Я был вполне подобен нынешним народам Европы: мои тираны постоянно говорили мне сладкие слова о нежнейшей заботливости, и самым надежным союзником их была религия. Я должен был выслушивать постоянные проповеди о родительской любви и обязанностях детей. Однажды, наскучив речами отца, я сказал ему: «Если ты так меня любишь, выдавай мне пять су в день и предоставь мне жить так, как я захочу». Для меня детство в Гренобле – это воспоминание об омерзительном расстройстве желудка. Ничего опасного нет, только ужасное отвращение.

Потом была школа. Здесь я получил первую награду по изящной словесности, присужденную мне единогласно, и вторую награду по математике, а ее нелегко было добиться. Но я так их желал, этих наград, что бросился бы в огонь, чтобы их получить. От моего страстного сожительства с математикой у меня осталась безумная любовь к хорошим определениям, без которых невозможна никакая точность.

В то время я был подобен большой реке перед тем, как она низвергается каскадом; течение ее еще спокойно, но вскоре она все же низвергнется-таки огромным водопадом. Моим водопадом стала любовь к математике, которая поглотила все. Лицемерие, по моему мнению, было невозможно в математике, и в своей юной простоте я думал, что то же самое и в других науках, где применяется математика. Что же я должен был почувствовать, когда увидел, что никто не может мне объяснить, почему минус на минус дает плюс…

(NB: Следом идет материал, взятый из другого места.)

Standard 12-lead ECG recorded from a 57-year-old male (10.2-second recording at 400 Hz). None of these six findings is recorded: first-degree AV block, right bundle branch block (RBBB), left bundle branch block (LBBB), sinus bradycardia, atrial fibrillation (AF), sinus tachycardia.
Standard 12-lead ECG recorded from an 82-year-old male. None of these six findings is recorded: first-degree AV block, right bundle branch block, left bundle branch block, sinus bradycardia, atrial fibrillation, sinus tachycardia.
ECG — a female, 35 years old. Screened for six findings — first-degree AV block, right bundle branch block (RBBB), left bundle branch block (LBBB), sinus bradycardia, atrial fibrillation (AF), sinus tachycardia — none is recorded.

Окончив школу я отправился в Париж с твердым намерением стать обольстителем женщин, стать Дон Жуаном».

Но с такой внешностью…

«Вот он смотрит на себя, и в тот же миг угол его рта кривится сардонической складкой; нет, он себе не нравится! Что за неизящная, грубая, бульдожья физиономия – круглая, красная, мещански дородная! Как противно расположился посреди этого провинциального лица толстый, мясистый нос с раздувающимися ноздрями! Правда, глаза не так уж и плохи, небольшие, черные, блестящие, озаренные беспокойным светом любопытства; но слишком глубоко сидят они под густыми бровями и тяжелым квадратным лбом. Из-за этих глаз его прозвали Китайцем. Стендаль продолжает злобно всматриваться в себя. Ничего хорошего, ничего утонченного, никаких черт одухотворенности.

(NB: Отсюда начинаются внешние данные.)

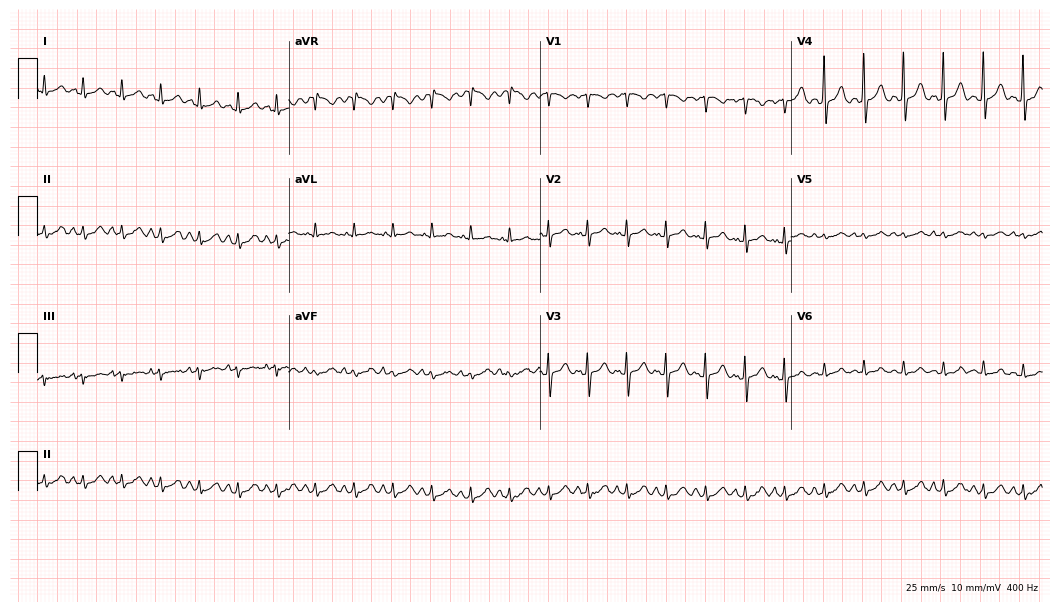
12-lead ECG (10.2-second recording at 400 Hz) from a female patient, 33 years old. Findings include sinus tachycardia (a sinus rate of 100 beats per minute or more).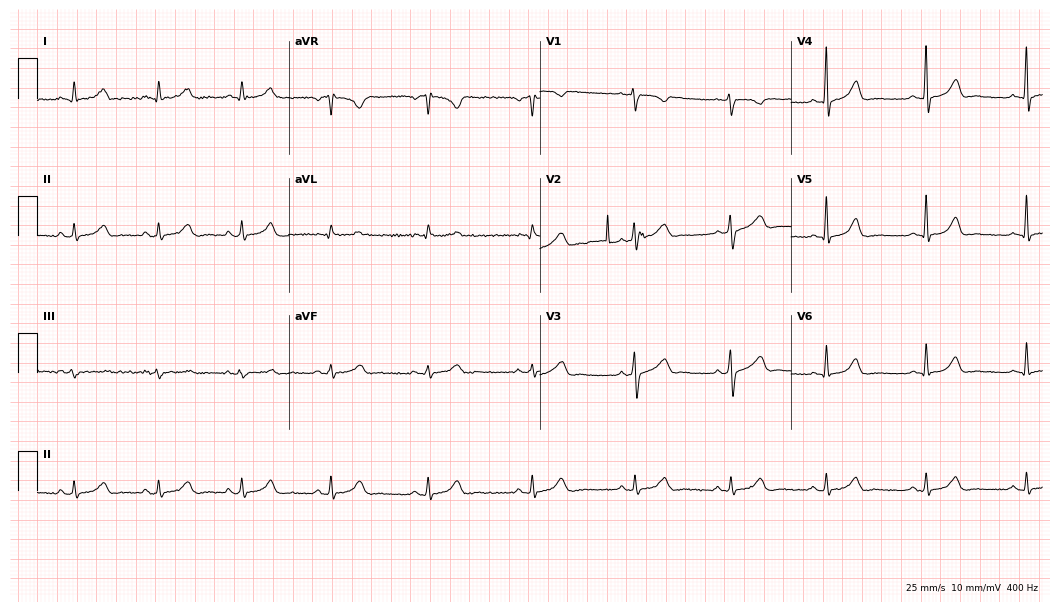
Standard 12-lead ECG recorded from a female patient, 32 years old (10.2-second recording at 400 Hz). None of these six findings is recorded: first-degree AV block, right bundle branch block (RBBB), left bundle branch block (LBBB), sinus bradycardia, atrial fibrillation (AF), sinus tachycardia.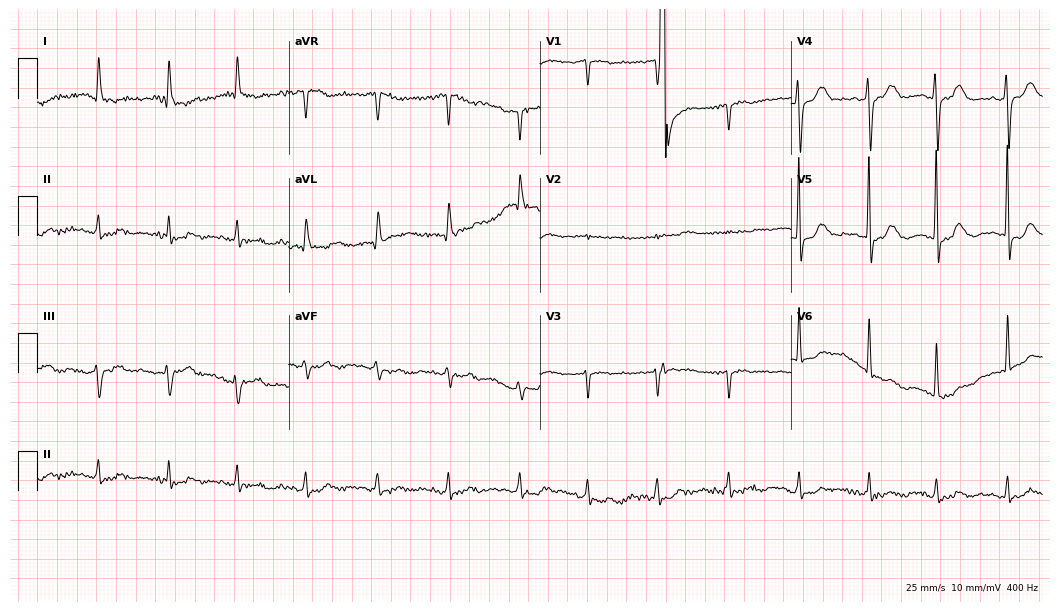
ECG — a 76-year-old female. Screened for six findings — first-degree AV block, right bundle branch block (RBBB), left bundle branch block (LBBB), sinus bradycardia, atrial fibrillation (AF), sinus tachycardia — none is recorded.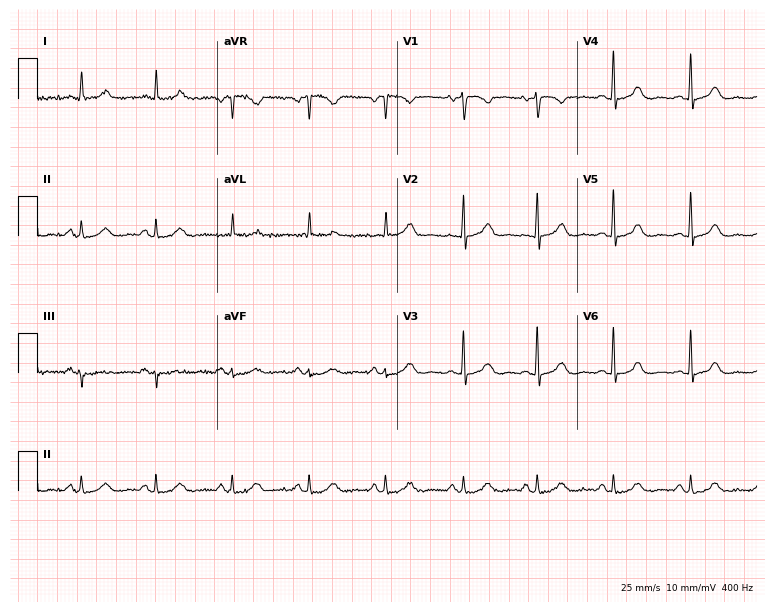
Standard 12-lead ECG recorded from a female patient, 47 years old. None of these six findings is recorded: first-degree AV block, right bundle branch block (RBBB), left bundle branch block (LBBB), sinus bradycardia, atrial fibrillation (AF), sinus tachycardia.

А тело? И хотя бы оно, жирное и тяжелое, было полно грубой мужской силы! Есть ведь женщины, питающие доверие к широким плечам, женщины, которым в иные минуты казак приятнее, чем денди. Но каким-то подлым образом его неуклюже мужицкая фигура, его полнокровие – только приманка, притворство плоти. В этом гигантском теле дрожит и трепещет клубок чувствительных до болезненности нервов; «образец феноменальной чувствительности» — с изумлением говорят про него все врачи. И – насмешка судьбы! – эта душа мотылька заключена в такое изобилие плоти и жира.

Все кончено! С такой внешностью не видеть счастья у женщин, а другого счастья нет! В колыбели, ночью, подменили ему, очевидно, душу, и теперь, болезненной чувственная, дрожит и дрогнет она при каждом раздражении в своей грубой оболочке». (С. Цвейг)

Итак, Стендаль крайне разочаровался в своей внешности. А вожделенный Париж?

«Приехав в него, я испытал глубокое разочарование: я нашел этот Париж малопривлекательным. Большую тоску вызвала у меня его грязь, отсутствие великолепных гор, вид такого множества занятых людей, быстро проезжающих мимо меня в красивых экипажах.

Здесь расстроилась деятельность моего желудка. Я попал в руки замечательного шарлатана. Он прописал мне какие-то отвратительные лекарства, которые я, одинокий и всеми заброшенный, принимал в своей комнате, где было одно окно на высоте пяти или шести футов, как в тюрьме. Но еще большим моим несчастьем в этом положении стала все время возвращающаяся мысль: «Великий боже, какое разочарование! Как! Только и всего? Чего же мне теперь желать?» Это немного глупое удивление и восклицание преследовали меня всю мою жизнь.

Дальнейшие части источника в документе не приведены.